Enjoying Chianti and Art in nature at the same time

Contemporary works of art in the outdoors, blending in and creating a dialogue with their Chianti surroundings. This is what the Chianti Sculpture Park offers its visitors, spending an hour or two outdoors admiring works created for this space alone.

We visited the park in early October, on a perfect autumn day full of sunshine. The park is located within an oak wood in between Pievasciata and Vagliagli, about 10km north of Siena. The road we took, in fact, was a “white road”, which is what unpaved roads in Italian are called. The popular “Eroica” bike race on antique bikes takes place on these Chianti roads every fall, drawing thousands from all over the world. Cyclists and those driving by can also enjoy the works here and along the road as Pievasciata itself has become a contemporary art site (more about that below).

The park was born from the inspiration and hard work of Piero and Rosalba Giadrossi on 7 hectares of wood (about 17 acres), and you might even meet them on your visit since they live down the road behind the art gallery and man the ticket entrance on the weekends. We met both Mr. and Mrs. Giadrossi and had a chance to chat about the park, its history, and future. While the park is now managed by an association and all funds from visitors go directly into the maintenance of the park itself, you can sense the Giadrossi's passion and love for art continue to have a daily influence on the park.

Like Villa Gori (Fattoria di Celle) near Pistoia and the Tarot Garden by Niki de Saint-Phalle in Maremma, the Chianti Sculpture Park which opened in 2004 has followed the ancient Italian tradition of creating site-specific artworks for the outdoors. You've only to think of the Boboli Gardens in Florence, designed and created in the 16th century with works commissioned specifically for each area.

All of the artists, representing over 26 countries, were invited and asked to propose their ideas. The works cover a wide variety of materials, from traditional such as marble and granite to the more modern such as neon lights and sound. There are contrasts in texture, size, open spaces, curves and are quite eclectic. But each has its own space and does not contrast with others, especially as more works continued to be added that took those coming before them into consideration as far as space went.

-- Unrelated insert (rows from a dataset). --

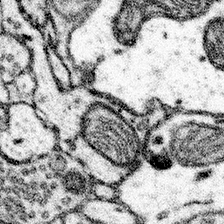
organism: Mouse
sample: Somatosensory cortex neuropil
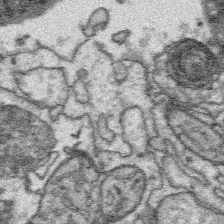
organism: Platynereis dumerilii
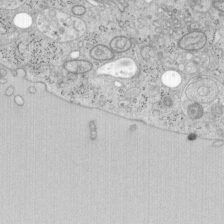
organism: Mouse
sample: OT-I killer T cells with ID8 ovarian cancer cells
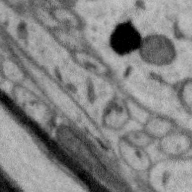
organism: Zebra finch
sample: Brain
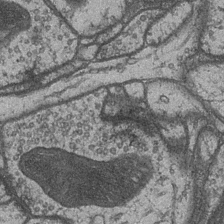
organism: Drosophila
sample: Optic medulla
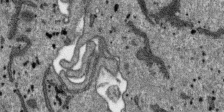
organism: Human
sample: Lung epithelial cells, uninfected (mock) control
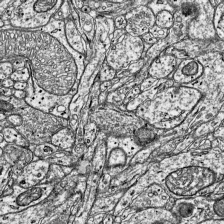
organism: Mouse
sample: Visual Cortex
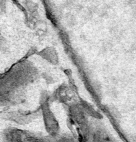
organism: Mouse
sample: Cancer cell death in ED-1 cells
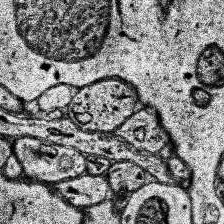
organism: Human
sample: Temporal Lobe
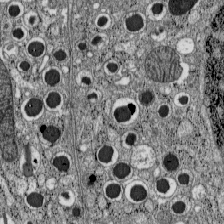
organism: C57BL Mouse
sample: Pancreatic islet
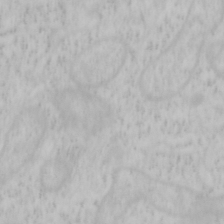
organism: Mouse
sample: OT-I killer T cells with ID8 ovarian cancer cells
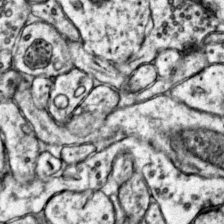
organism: Mouse
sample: Primary visual cortex
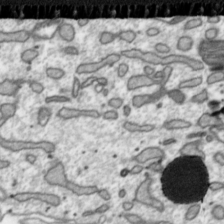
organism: Toxoplasma gondii
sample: Parasites in a vacuole inside a host cell
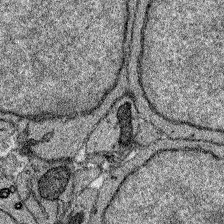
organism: Zebrafish
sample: Larval olfactory bulb
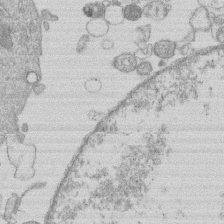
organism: Human
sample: Macrophage cells
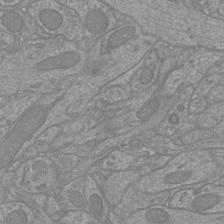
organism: Mouse
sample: Cortical neurons
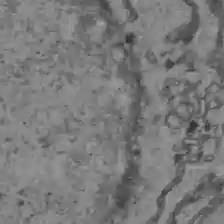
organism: C57BL Mouse
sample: Liver
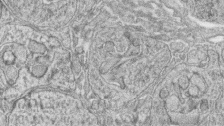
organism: Zebrafish
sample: synaptic ribbons in rod cells and cone cells
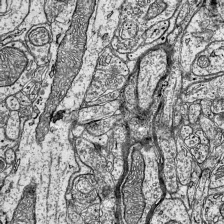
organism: Mouse
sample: Visual Cortex
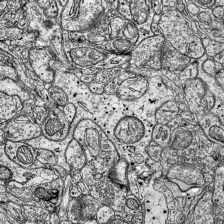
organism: Mouse
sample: Visual Cortex
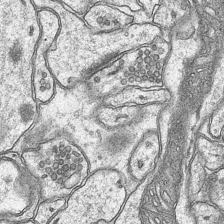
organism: Mouse
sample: CA1 Hippocampus
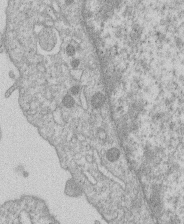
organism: Human
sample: Macrophage cells
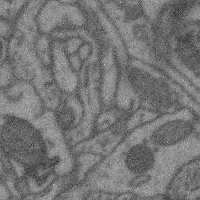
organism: Mouse
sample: Cerebral cortex
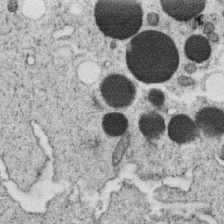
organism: C. elegans
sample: C. elegans oocyte; sperm cells
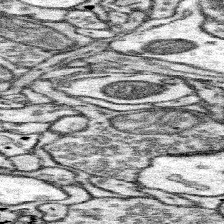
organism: Mouse
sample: Somatosensory cortex neuropil
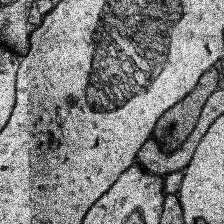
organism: Human
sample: Temporal Lobe
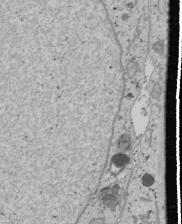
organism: Human
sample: Mitochondria in U2OS cells
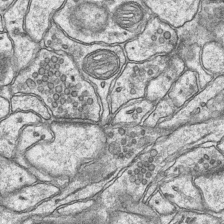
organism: Mouse
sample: CA1 Hippocampus
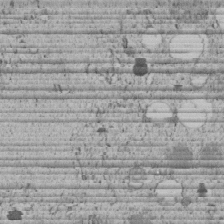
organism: C. elegans
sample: C. elegans embryo early stage
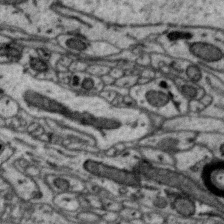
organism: Zebra finch
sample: Brain
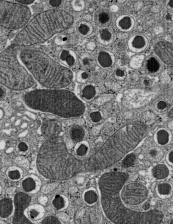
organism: C57BL Mouse
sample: Pancreatic islet
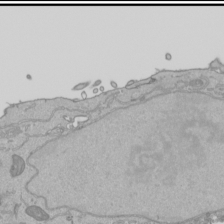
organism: Human
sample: Mitochondria in HCT116 cells
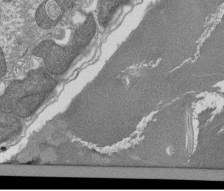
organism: Tetrahymena
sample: Cilia in tetrahymena
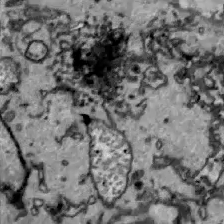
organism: Zebrafish
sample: Actinotrichia fibers
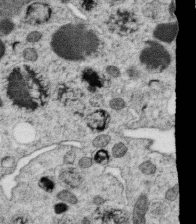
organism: C. elegans
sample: C. elegans oocyte; sperm cells
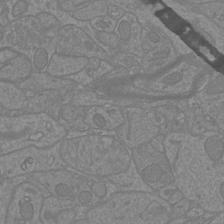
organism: Mouse
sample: Cortical neurons
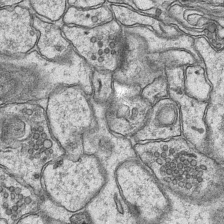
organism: Mouse
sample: CA1 Hippocampus
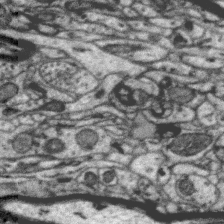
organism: Zebra finch
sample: Brain
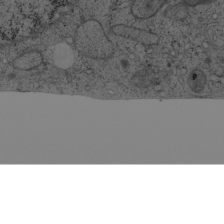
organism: African green monkey
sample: COS-7 cells
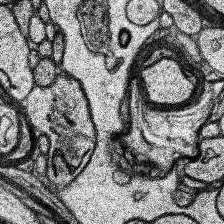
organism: Human
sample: Temporal Lobe
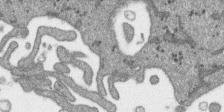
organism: Human
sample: Lung epithelial cells infected with SARS-CoV-2
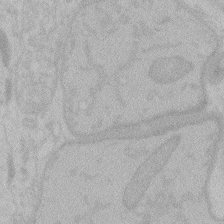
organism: Zebrafish
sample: Macrophage infected with Toxoplasma gondii
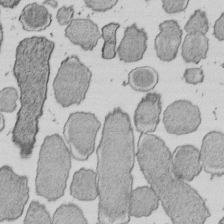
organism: E. coli
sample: Bacterial nucleoid
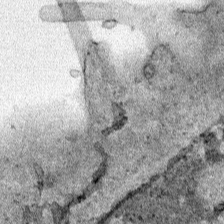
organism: Human
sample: Mitochondria in HCT116 cells
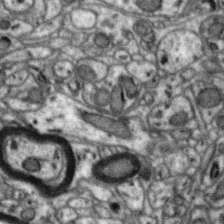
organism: Zebra finch
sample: Brain
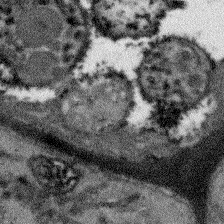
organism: Arabidopsis thaliana
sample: Root tip
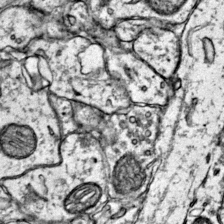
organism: Mouse
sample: Primary visual cortex
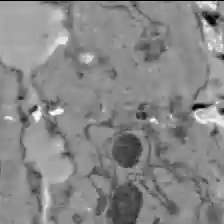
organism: C57BL Mouse
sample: Liver
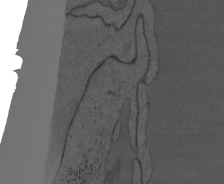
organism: Mouse
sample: OT-I killer T cells with ID8 ovarian cancer cells
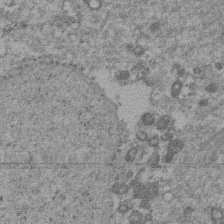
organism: Mouse
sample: Dividing mouse embryo 1 cell stage
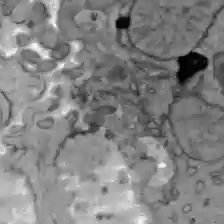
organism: C57BL Mouse
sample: Liver
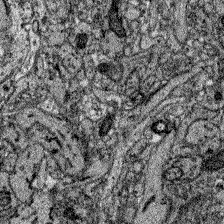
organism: Zebrafish
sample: Larval olfactory bulb
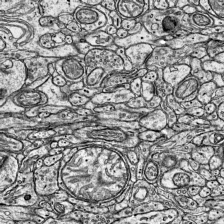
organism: Mouse
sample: Visual Cortex
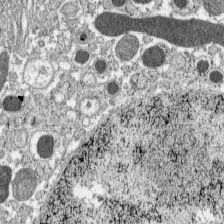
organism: C57BL Mouse
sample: Pancreatic islet
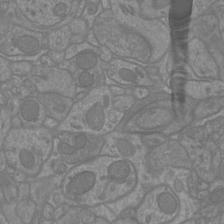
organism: Mouse
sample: Cortical neurons
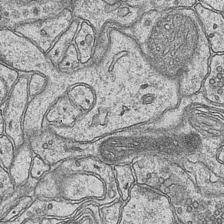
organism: Mouse
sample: CA1 Hippocampus
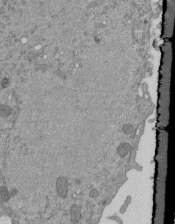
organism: Mouse
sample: ED-1 cell nuclei; centrioles
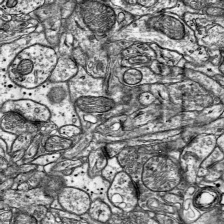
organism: Mouse
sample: Visual Cortex
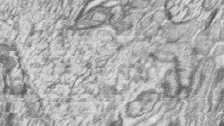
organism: Zebrafish
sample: synaptic ribbons in rod cells and cone cells
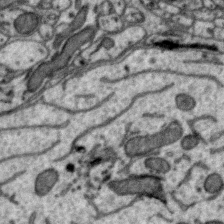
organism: Zebra finch
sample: Brain
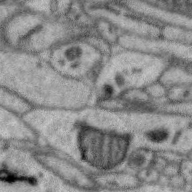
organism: Zebra finch
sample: Brain
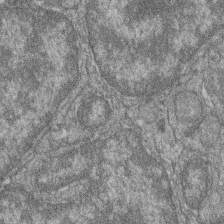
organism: Zebrafish
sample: Cilia; retinal pigment epithelium
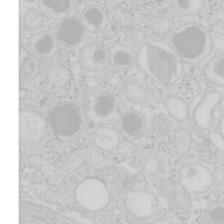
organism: Mouse
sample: Pancreas
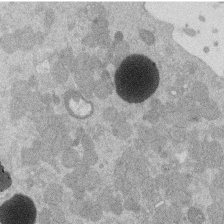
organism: Mouse
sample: Dividing mouse embryo 1 cell stage
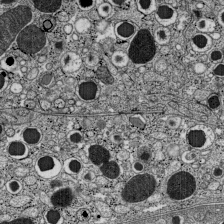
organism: C57BL Mouse
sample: Pancreatic islet
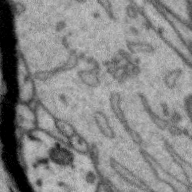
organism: Zebra finch
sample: Brain
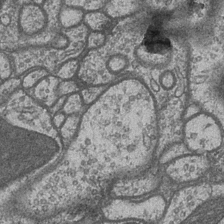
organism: Drosophila
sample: Optic medulla
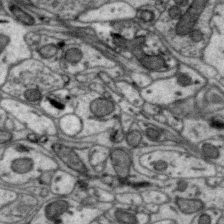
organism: Zebra finch
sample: Brain
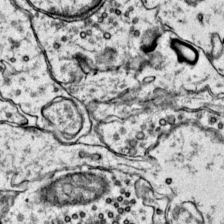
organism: Mouse
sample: Primary visual cortex
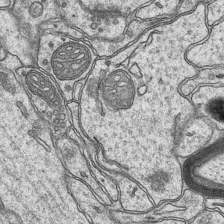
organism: Mouse
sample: CA1 Hippocampus
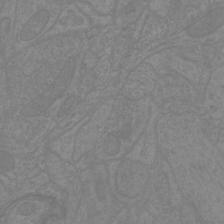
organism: Mouse
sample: Cortical neurons
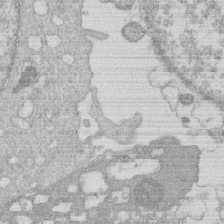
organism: Human
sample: Macrophage cells
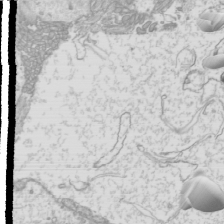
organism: Mouse
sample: Cilia; mouse epididymis
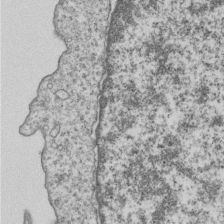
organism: Human
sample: MDA-MB-231 cells
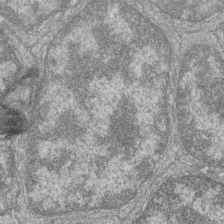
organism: Zebrafish
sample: Cilia; retinal pigment epithelium
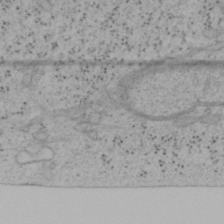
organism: Human
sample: HeLa cells
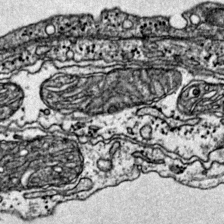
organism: Mouse
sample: Primary visual cortex
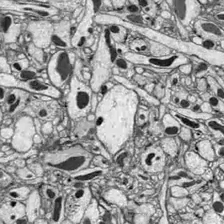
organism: Drosophila
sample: Optic lobe
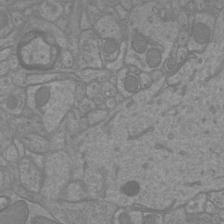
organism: Mouse
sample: Cortical neurons

The park is thus characterized by two main elements: the international representation of artists in the park and the interaction and blending of their art with nature.

The itinerary through the park is not long, about 1km following along a path through the woods. We had our 2-year-old with us and a stroller and it was not difficult at all to make our way along. She also loved several of the works, wanting to get down and wander around them. The park offers two picnic areas within, so if the sun is shining, pack some cheese, salami, bread, and wine to bring along!

Here is just a selection of some of the artworks we enjoyed and which struck us in one way or another: I suggest you visit the Chianti Sculpture Park yourself and see which ones speak to you!

AMPHITHEATER (photo above) – Built in 2009, the wings of the stage are in a very minimalist style with 4 large slabs of white Carrara marble and black granite from Zimbabwe while the seating terraces take advantage of the natural slope in the land. It has great acoustics and during the summer music concerts are held here every Tuesday right at sunset. If you attend one, you'll be doing so in the company of several famous permanent “spectators”: Alfred Hitchcock directing from the stage, but Federico Fellini, Laurel and Hardy and Charlie Chaplin in the audience.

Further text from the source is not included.